(Recorded data)
..............................

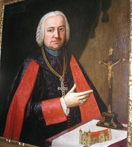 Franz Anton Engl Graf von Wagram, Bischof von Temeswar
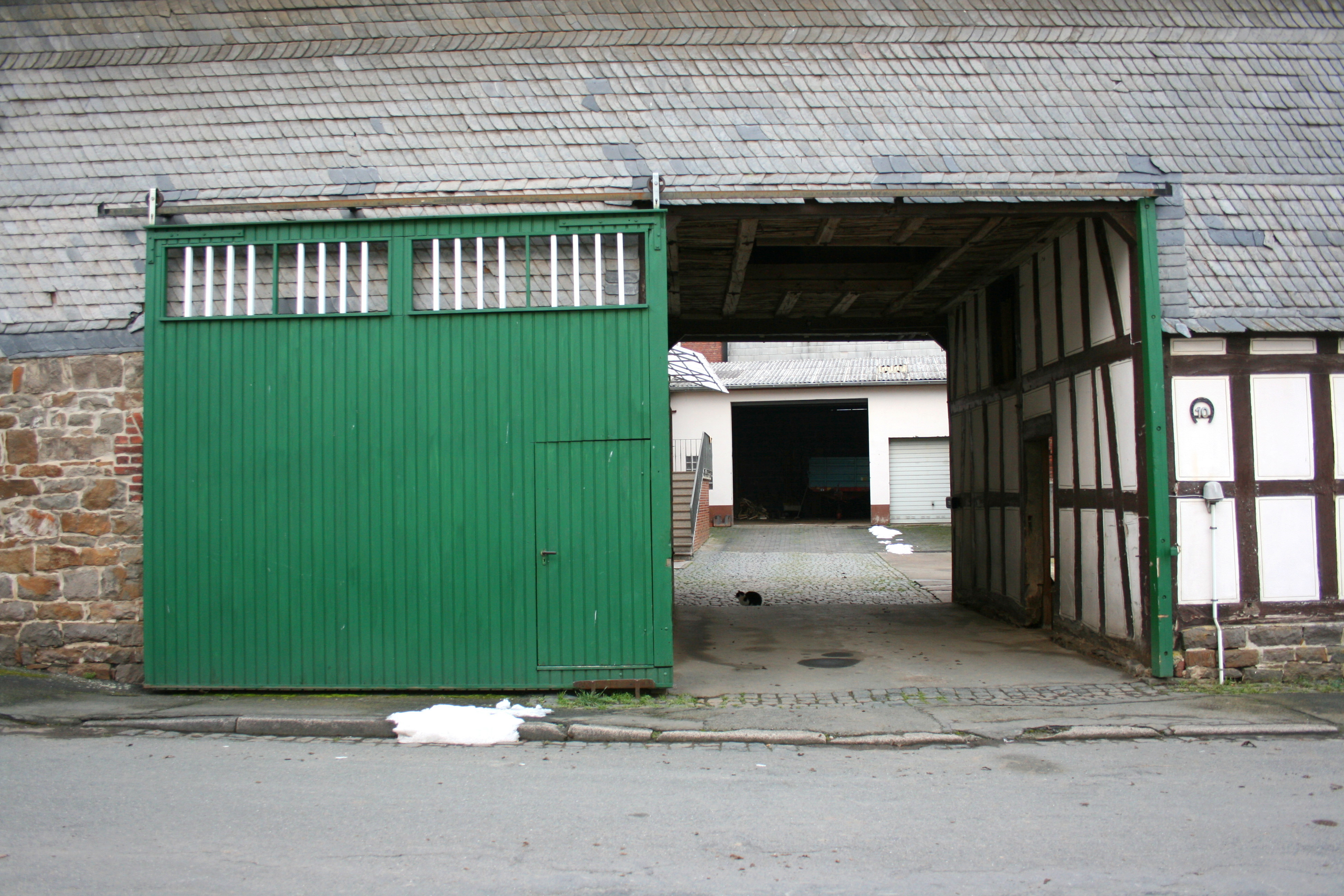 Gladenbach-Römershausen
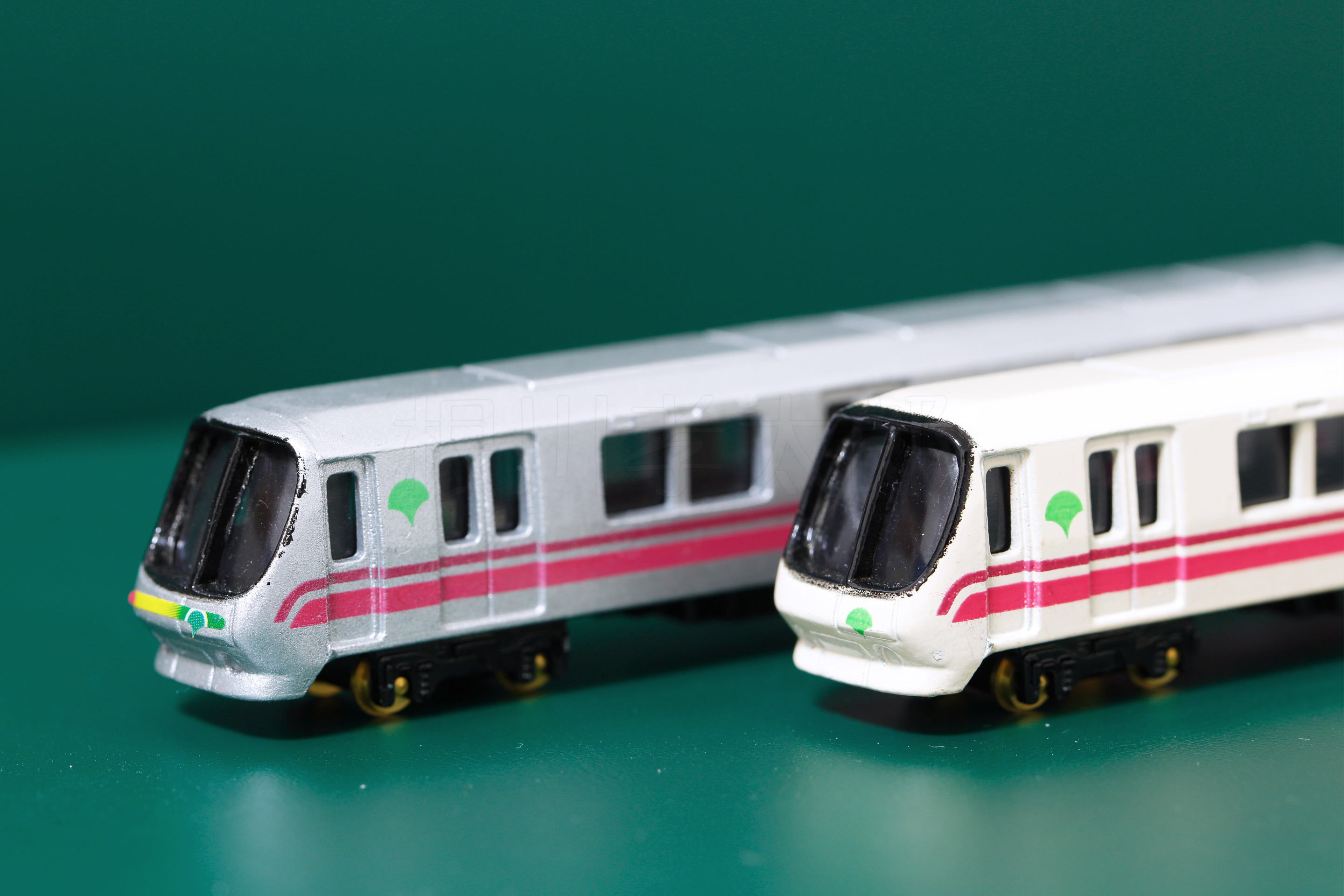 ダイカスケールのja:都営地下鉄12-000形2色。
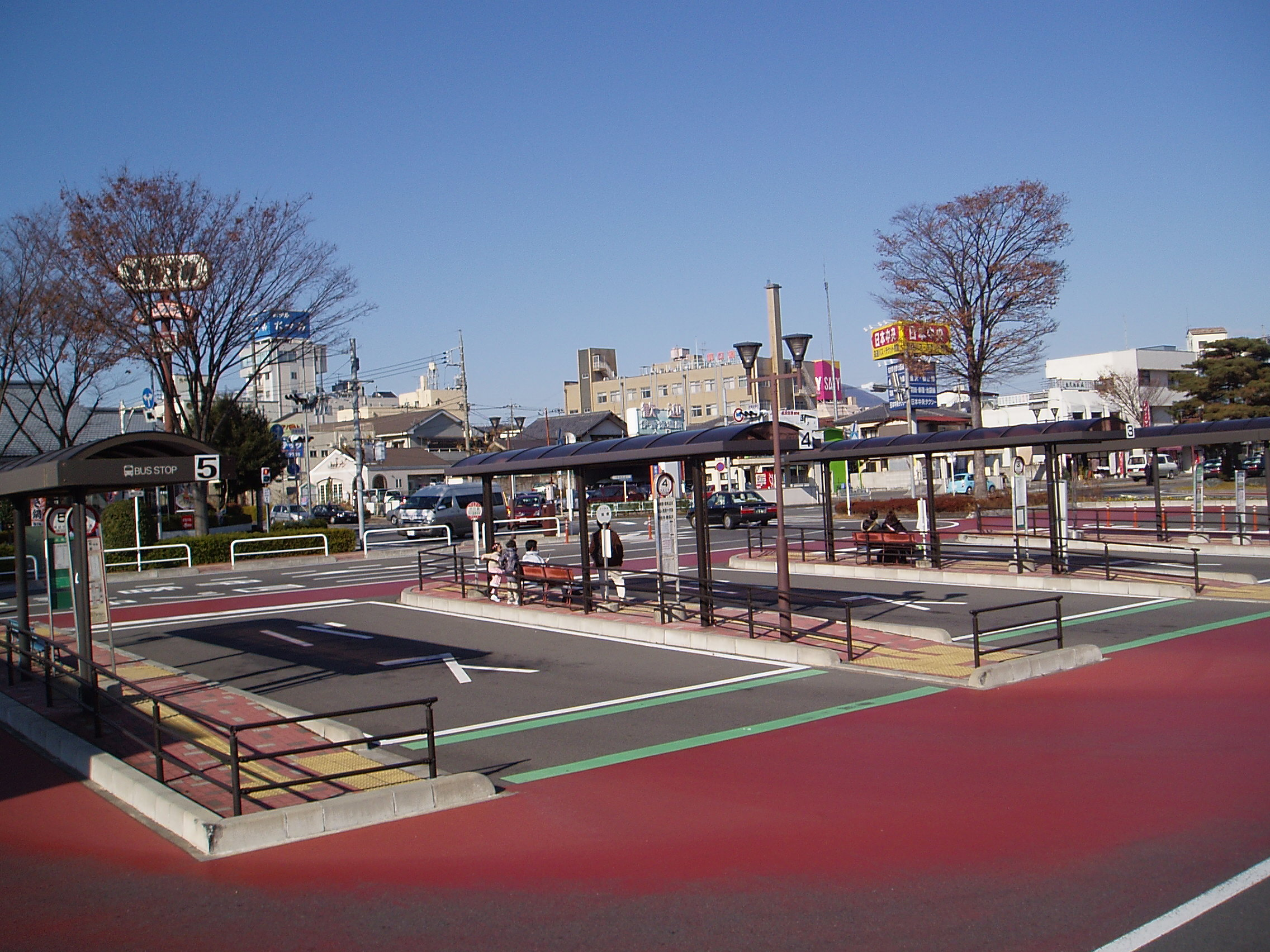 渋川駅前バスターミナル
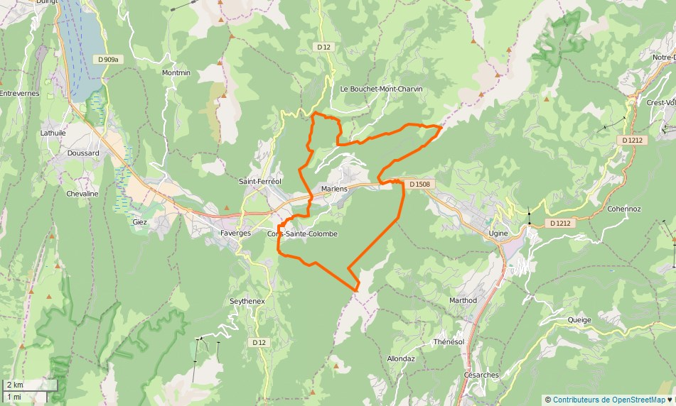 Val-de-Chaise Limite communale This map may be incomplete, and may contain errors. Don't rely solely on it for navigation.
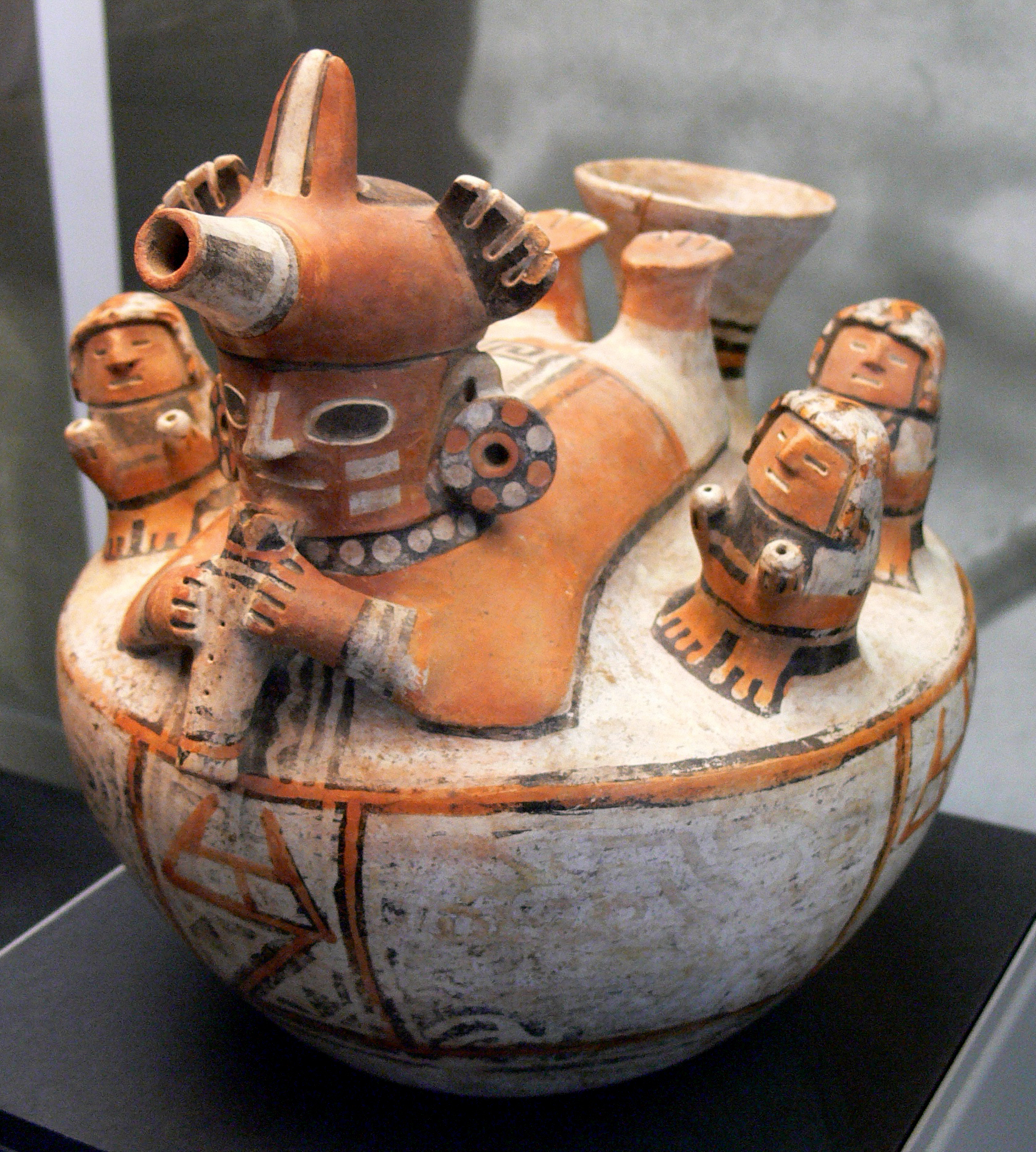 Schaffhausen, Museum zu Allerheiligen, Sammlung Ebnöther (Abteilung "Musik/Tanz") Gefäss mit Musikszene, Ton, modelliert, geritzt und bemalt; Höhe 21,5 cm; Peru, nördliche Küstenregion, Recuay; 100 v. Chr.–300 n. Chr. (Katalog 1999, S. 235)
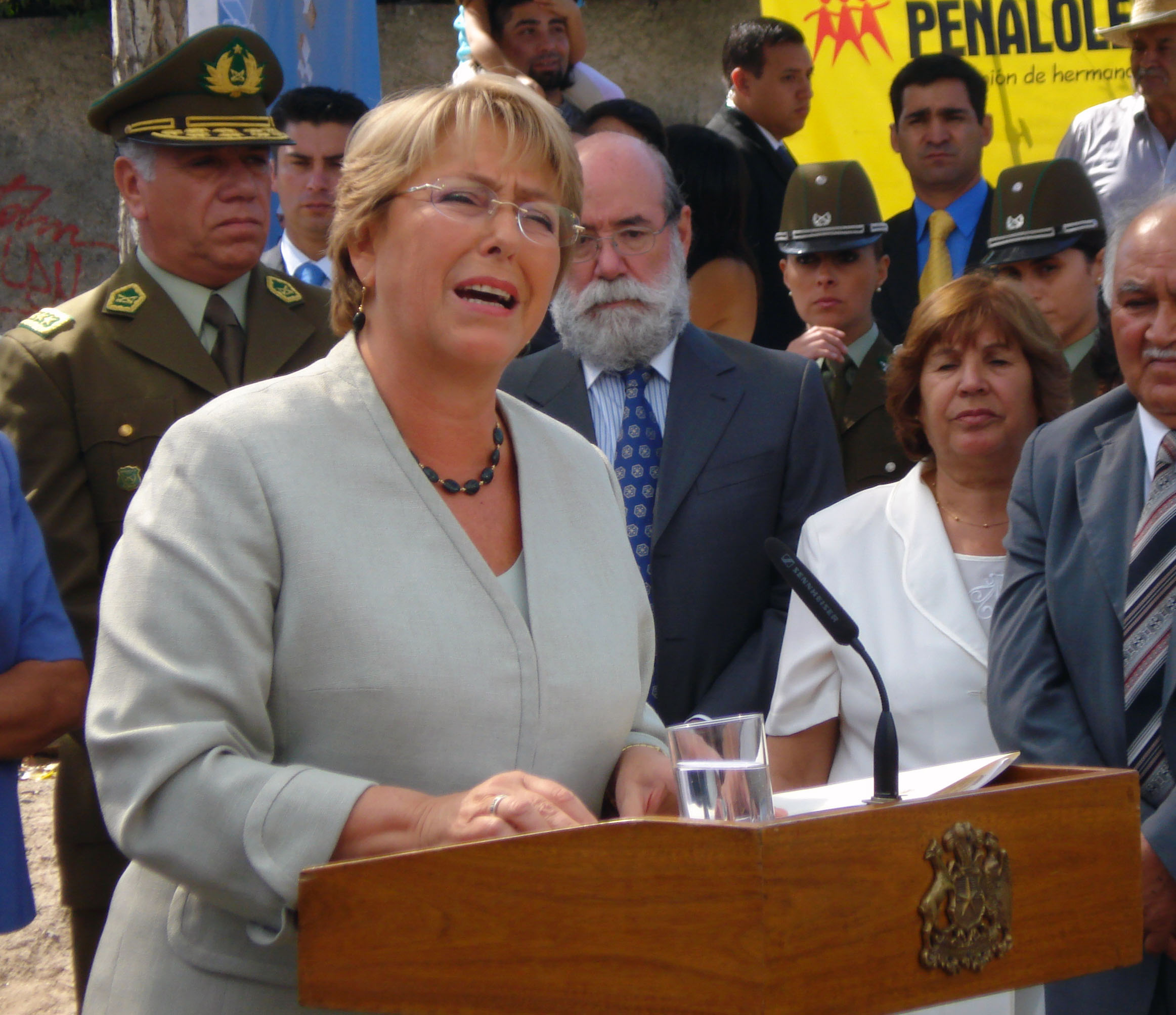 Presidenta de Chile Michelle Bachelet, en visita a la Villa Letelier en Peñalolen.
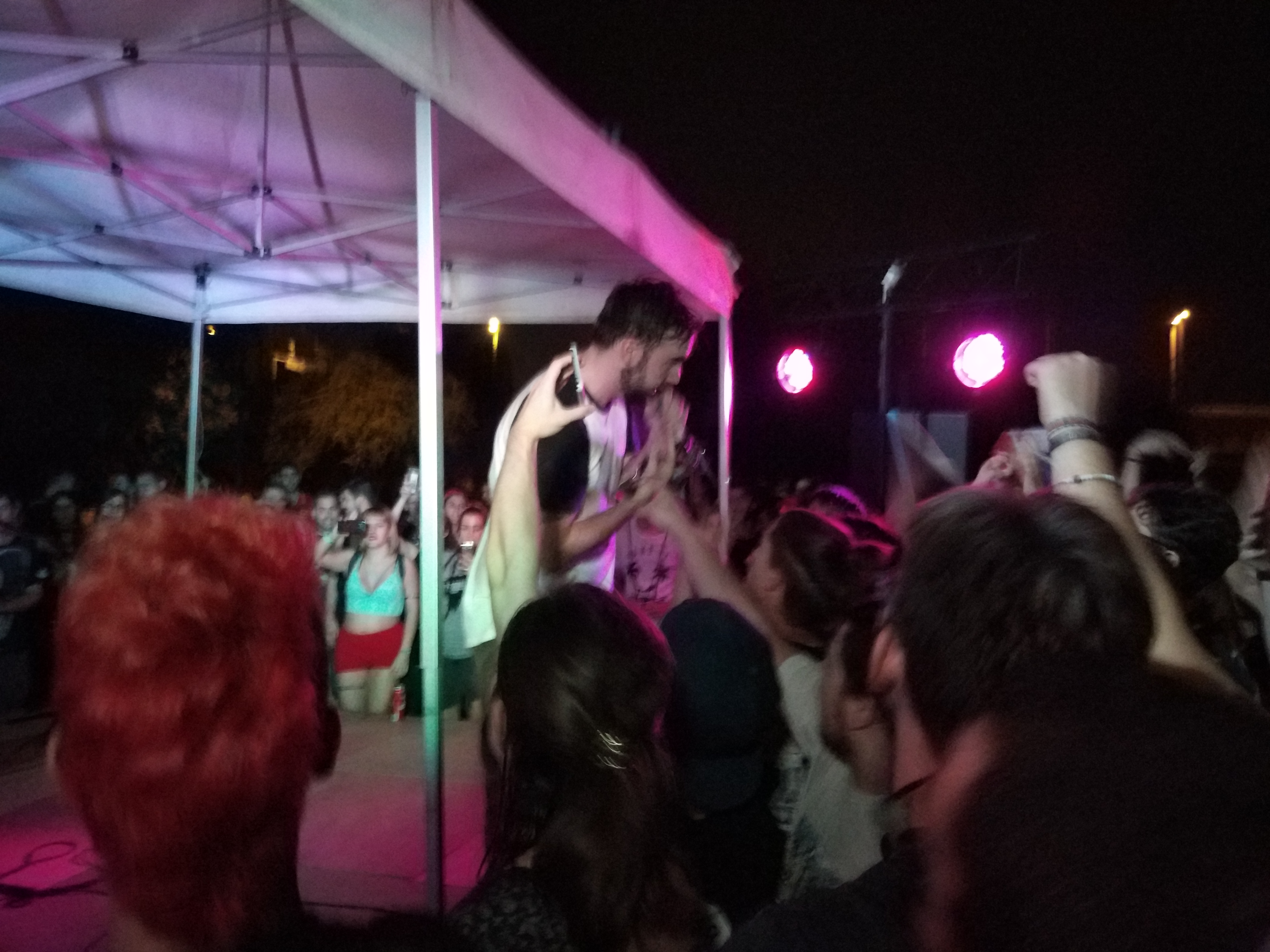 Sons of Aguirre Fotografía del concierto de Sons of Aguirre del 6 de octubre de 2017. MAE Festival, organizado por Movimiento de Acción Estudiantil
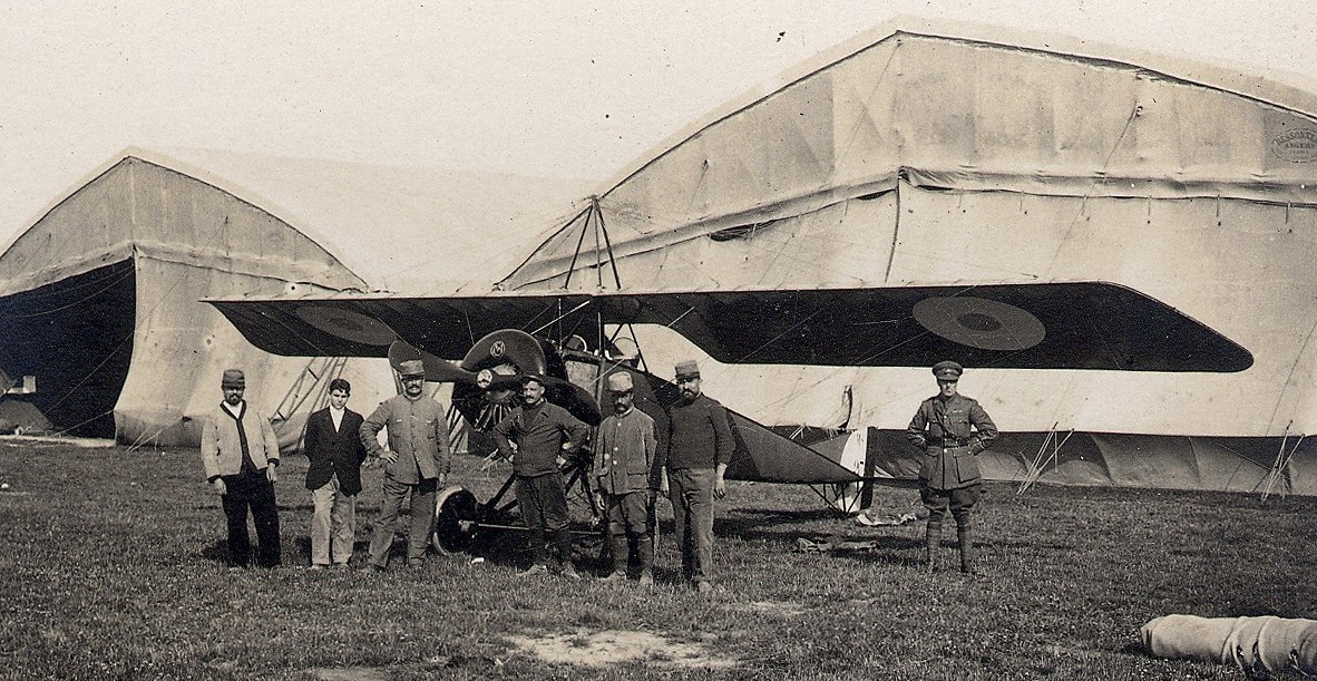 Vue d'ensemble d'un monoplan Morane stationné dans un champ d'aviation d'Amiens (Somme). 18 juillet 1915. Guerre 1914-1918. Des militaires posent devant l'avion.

..............................

(What the task requires) Starting at the line that contains "Sons of Aguirre Fotografía", reproduce exactly and only the lines through the end of the entries above, with the pictures excluded.

(Expected output)
 Sons of Aguirre Fotografía del concierto de Sons of Aguirre del 6 de octubre de 2017. MAE Festival, organizado por Movimiento de Acción Estudiantil
 Vue d'ensemble d'un monoplan Morane stationné dans un champ d'aviation d'Amiens (Somme). 18 juillet 1915. Guerre 1914-1918. Des militaires posent devant l'avion.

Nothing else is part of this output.